Comment 9 Zac Medico gentoo-dev 2013-08-12 16:58:33 UTC
We might reach some sort of compromise by using a different variable than COLLISION_IGNORE for files that should have their owners looked up.
Comment 10 Michał Górny archtester Gentoo Infrastructure gentoo-dev Security 2013-08-12 17:03:57 UTC
Would a patch that would stop owner search after, say, 10 matches be sufficient?
Comment 11 Zac Medico gentoo-dev 2013-08-12 17:12:40 UTC
(In reply to Michał Górny from comment #10)
> Would a patch that would stop owner search after, say, 10 matches be
> sufficient?

No, because the search may have to grind through 99.9% of /var/db/pkg, or only 0.1%, depending on how unlucky/lucky you happen to be on a given run. Limiting it to 10 matches would have have no significance if you have to search through 99.9% of /var/db/pkg to find those matches.
Comment 12 Michał Górny archtester Gentoo Infrastructure gentoo-dev Security 2013-08-12 17:25:59 UTC
How likely is that? Considering current list of COLLISION_IGNORE, in the worst case you'd have to check at most ~66% of files until you hit a owned collision. And that's very unlikely, in a realistic case a limit of 10 files would mean no more than 30-40 checked collisions.

Introducing another variable will just make the current one obsolete and empty. It's no gain for anyone.
Comment 13 Zac Medico gentoo-dev 2013-08-12 17:40:30 UTC
(In reply to Michał Górny from comment #12)
Maybe I misunderstood your patch idea described in comment #10. The owner search is already limited to 20 files, so you are suggesting to reduce it from 20 files to 10 files now? I think 20 is small enough as it is.
Comment 14 Michał Górny archtester Gentoo Infrastructure gentoo-dev Security 2013-08-12 18:12:57 UTC
(In reply to Zac Medico from comment #13)
> (In reply to Michał Górny from comment #12)
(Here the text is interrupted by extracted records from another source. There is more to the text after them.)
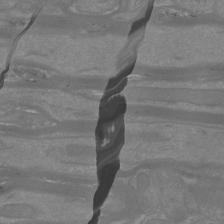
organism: Mouse
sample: Cortical neurons
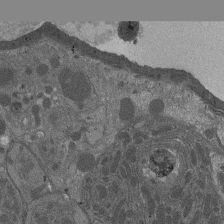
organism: Drosophila
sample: Antenna
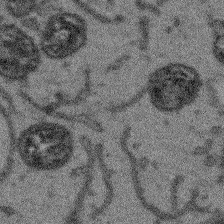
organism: Arabidopsis thaliana
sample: Root tip
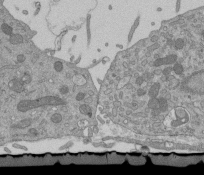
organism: Mouse
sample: ED-1 cell nuclei; centrioles
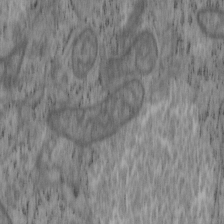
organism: Human
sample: HeLa cells
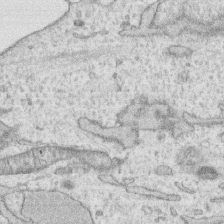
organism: Human
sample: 1205lu cells
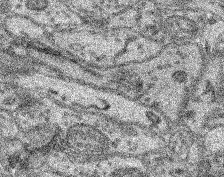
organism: Mouse
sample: Retina
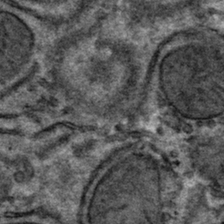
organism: Mouse
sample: Mouse hepatocytes
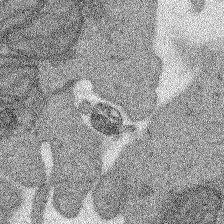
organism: Human
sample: HeLa cells
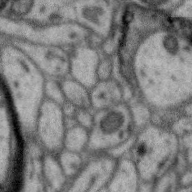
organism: Zebra finch
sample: Brain
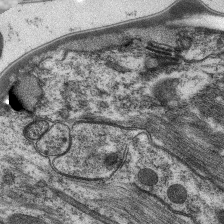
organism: C. elegans
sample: Pharynx
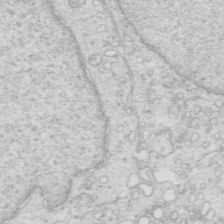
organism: Mouse
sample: Multiciliated cells
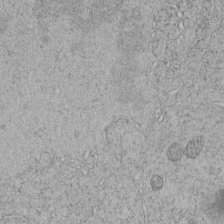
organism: C. elegans
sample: C. elegans embryo early stage
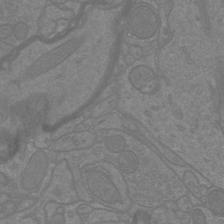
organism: Mouse
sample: Cortical neurons
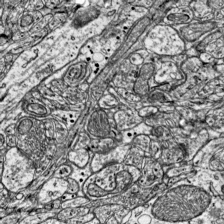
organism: Mouse
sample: Visual Cortex
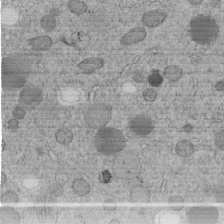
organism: C. elegans
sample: C. elegans embryo early stage
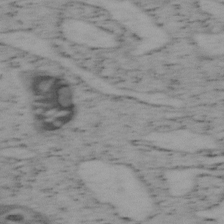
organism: Mouse
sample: OT-I killer T cells with ID8 ovarian cancer cells
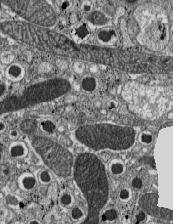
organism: C57BL Mouse
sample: Pancreatic islet
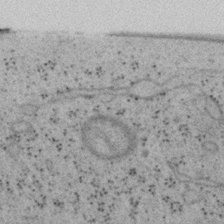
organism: Human
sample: HeLa cells
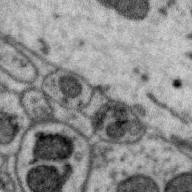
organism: Zebra finch
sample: Brain
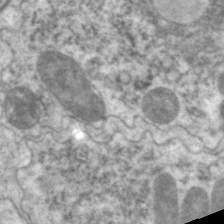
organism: C. elegans
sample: Pharynx
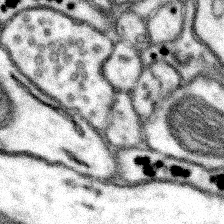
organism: Mouse
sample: Somatosensory cortex neuropil
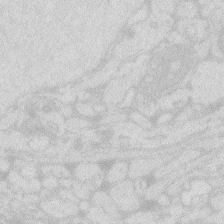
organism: Zebrafish
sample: Macrophage
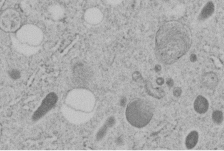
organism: C. elegans
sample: C. elegans embryo early stage
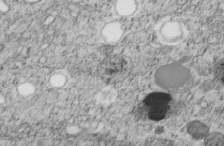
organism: C. elegans
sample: C. elegans embryo early stage
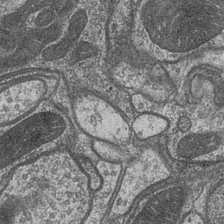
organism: Drosophila
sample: Optic medulla
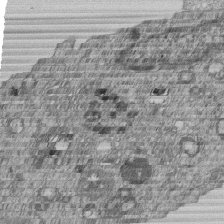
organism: Human
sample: MDA-MB-231 cells
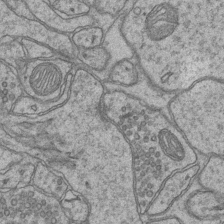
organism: Mouse
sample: CA1 Hippocampus
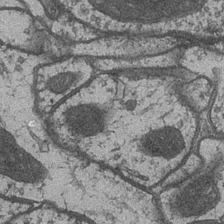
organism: Drosophila
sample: Optic medulla
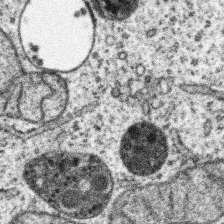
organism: Human
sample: HeLa cells
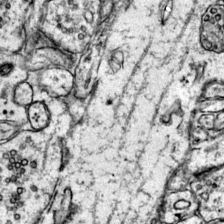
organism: Mouse
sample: Primary visual cortex
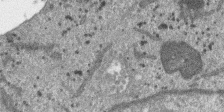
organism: Human
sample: Lung epithelial cells infected with SARS-CoV-2
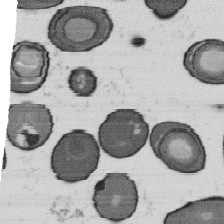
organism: B. subtilis
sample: Bacterial spore
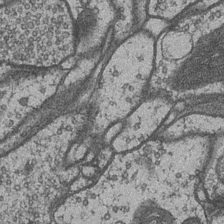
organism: Drosophila
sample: Optic medulla
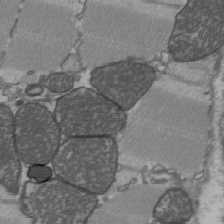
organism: C57BL Mouse
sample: Heart
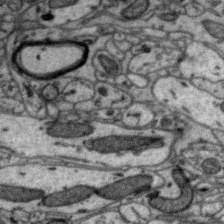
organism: Zebra finch
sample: Brain
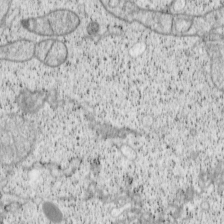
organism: African green monkey
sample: COS-7 cells
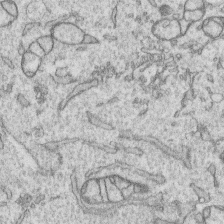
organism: Human
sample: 1205lu cells
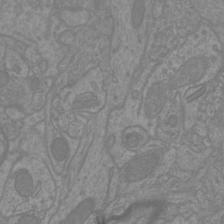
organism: Mouse
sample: Cortical neurons
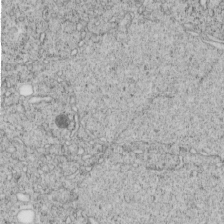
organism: C. elegans
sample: C. elegans embryo early stage
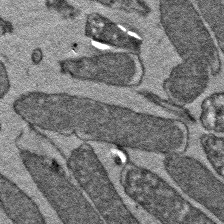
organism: E. coli
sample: E. Coli Bacteria
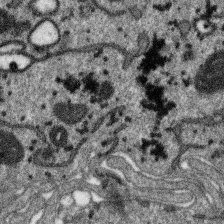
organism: Human
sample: Lung epithelial cells infected with SARS-CoV-2
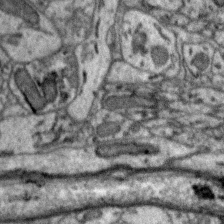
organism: Zebra finch
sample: Brain
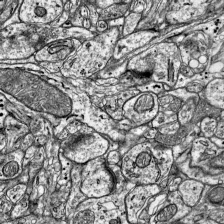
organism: Mouse
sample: Visual Cortex
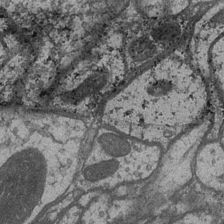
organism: Drosophila
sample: Optic medulla
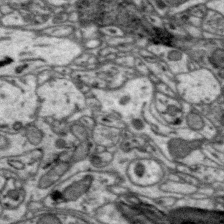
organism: Zebra finch
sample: Brain
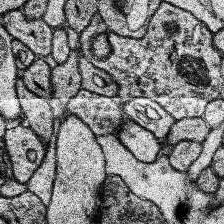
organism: Human
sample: Temporal Lobe
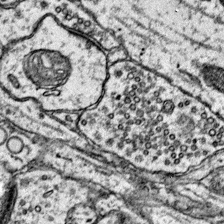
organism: Mouse
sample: Primary visual cortex
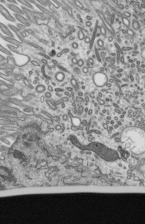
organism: Mouse
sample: Mouse epididymis efferent ductule cilia
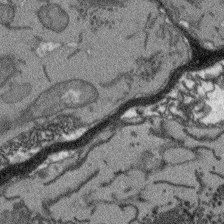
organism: Arabidopsis thaliana
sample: Root tip
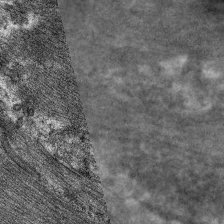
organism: C. elegans
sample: Pharynx
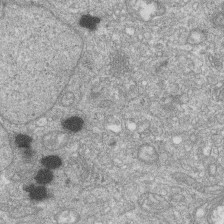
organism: Human
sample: HeLa cell HIV synapse

> Maybe I misunderstood your patch idea described in comment #10. The owner
> search is already limited to 20 files, so you are suggesting to reduce it
> from 20 files to 10 files now? I think 20 is small enough as it is.

No, I mean limiting it to 10 matched (owned) files.
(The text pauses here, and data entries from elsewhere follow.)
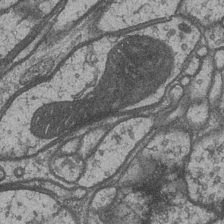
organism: Drosophila
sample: Optic medulla
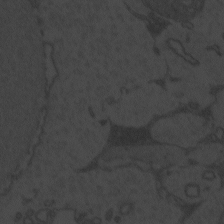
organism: Zebrafish
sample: Macrophage infected with Toxoplasma gondii
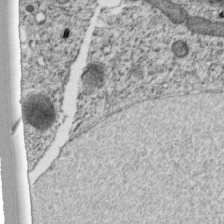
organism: C. elegans
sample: C. elegans embryo early stage
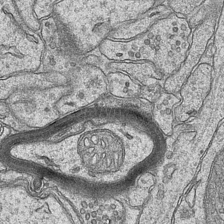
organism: Mouse
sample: CA1 Hippocampus
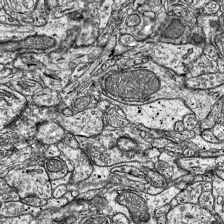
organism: Mouse
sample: Visual Cortex
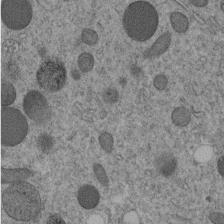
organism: C. elegans
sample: C. elegans embryo early stage
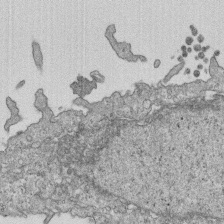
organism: Human
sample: HeLa cell HIV synapse
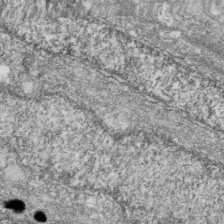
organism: Zebrafish
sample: Cilia; retinal pigment epithelium
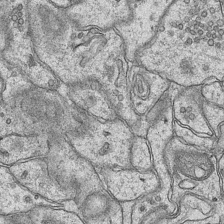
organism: Mouse
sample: CA1 Hippocampus
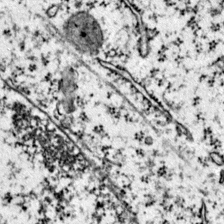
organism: Mouse
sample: Primary visual cortex
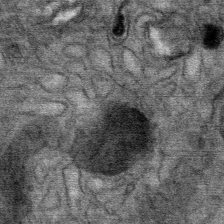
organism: Mouse
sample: Mouse Salivary gland
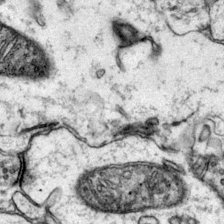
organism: Mouse
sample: Primary visual cortex
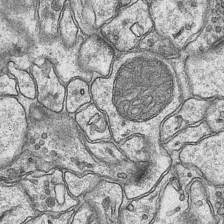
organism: Mouse
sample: CA1 Hippocampus
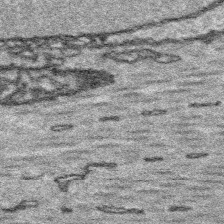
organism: Platynereis dumerilii
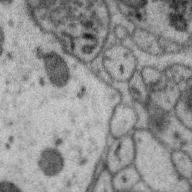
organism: Zebra finch
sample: Brain
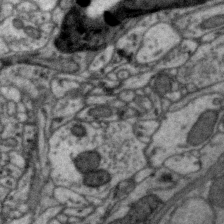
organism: Zebra finch
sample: Brain
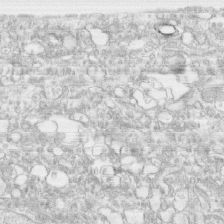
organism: Human
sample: CRL-1474
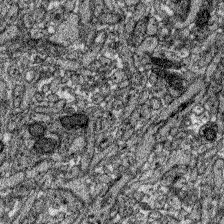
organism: Zebrafish
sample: Larval olfactory bulb
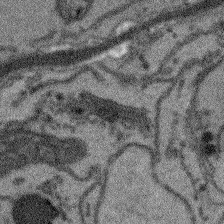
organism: Arabidopsis thaliana
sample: Root tip
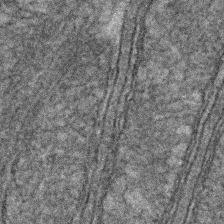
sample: Kidney
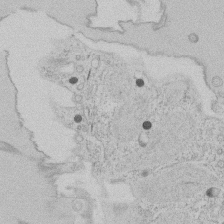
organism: Tetrahymena
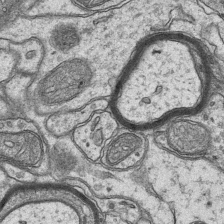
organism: Mouse
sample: CA1 Hippocampus
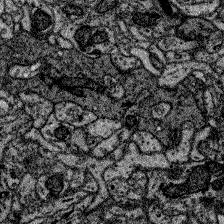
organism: Zebrafish
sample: Larval olfactory bulb
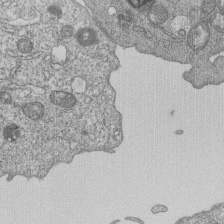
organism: Human
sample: MDA-MB-231 cells
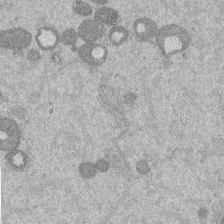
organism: Mouse
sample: Dividing mouse embryo 1 cell stage
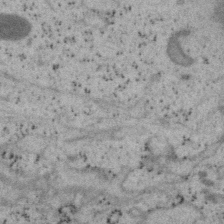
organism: Human
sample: HeLa cells
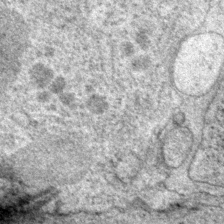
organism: P. pacificus
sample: Pharynx
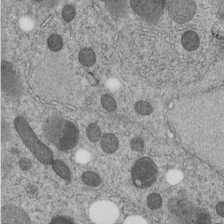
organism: C. elegans
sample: C. elegans embryo early stage

Comment 15 Zac Medico gentoo-dev 2013-08-12 18:36:42 UTC
(In reply to Michał Górny from comment #14)
> No, I mean limiting it to 10 matched (owned) files.

You can't know if any given file is owned unless you search through *all* of /var/db/pkg though, and that amount that you would have to search to find any owners is *completely* random.
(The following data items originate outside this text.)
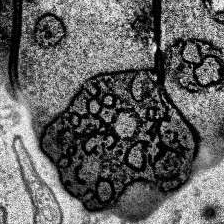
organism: Human
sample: Temporal Lobe
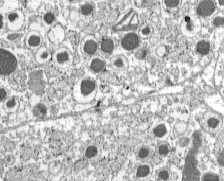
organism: C57BL Mouse
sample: Pancreatic islet
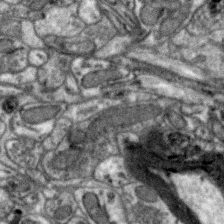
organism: Zebra finch
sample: Brain
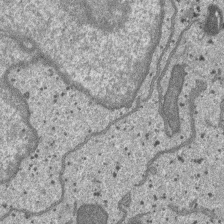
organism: Human
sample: Lung epithelial cells infected with SARS-CoV-2
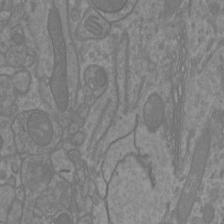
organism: Mouse
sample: Cortical neurons
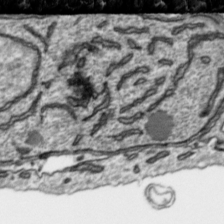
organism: Toxoplasma gondii
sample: Parasites in a vacuole inside a host cell
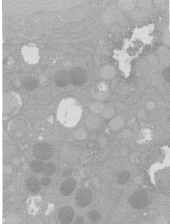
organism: C. elegans
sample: C. elegans oocyte; sperm cells
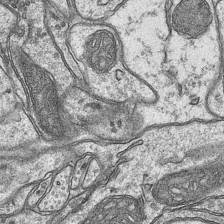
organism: Mouse
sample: CA1 Hippocampus
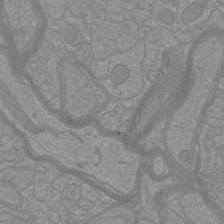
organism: Mouse
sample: Cortical neurons
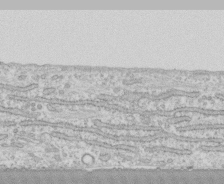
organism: Human
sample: CRL-1474
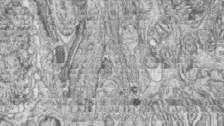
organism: Zebrafish
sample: synaptic ribbons in rod cells and cone cells
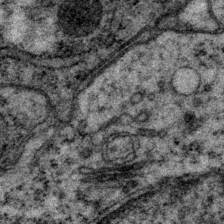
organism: P. pacificus
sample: Pharynx
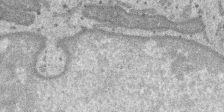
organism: Human
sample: Lung epithelial cells infected with SARS-CoV-2
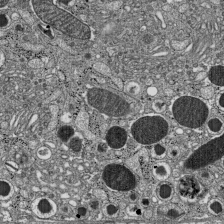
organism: C57BL Mouse
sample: Pancreatic islet
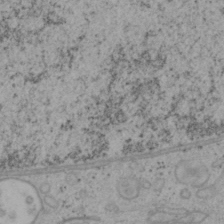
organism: Human
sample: HeLa cells
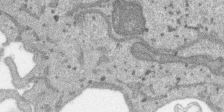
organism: Human
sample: Lung epithelial cells infected with SARS-CoV-2

Comment 16 Michał Górny archtester Gentoo Infrastructure gentoo-dev Security 2013-08-12 18:45:19 UTC
True. Still, the search is necessary for QA reasons and only happens whenever there is a collision, which either means something is seriously broken (and then it needs to be caught) or we're doing a migration which is a one-time wait.
Comment 17 Zac Medico gentoo-dev 2013-08-12 19:09:22 UTC
I'd be more comfortable with forcing a search for owners of *.py[co] files if I had an assurance that all atable ebuilds in the tree had already been fixed to include *.py[co] files in CONTENTS.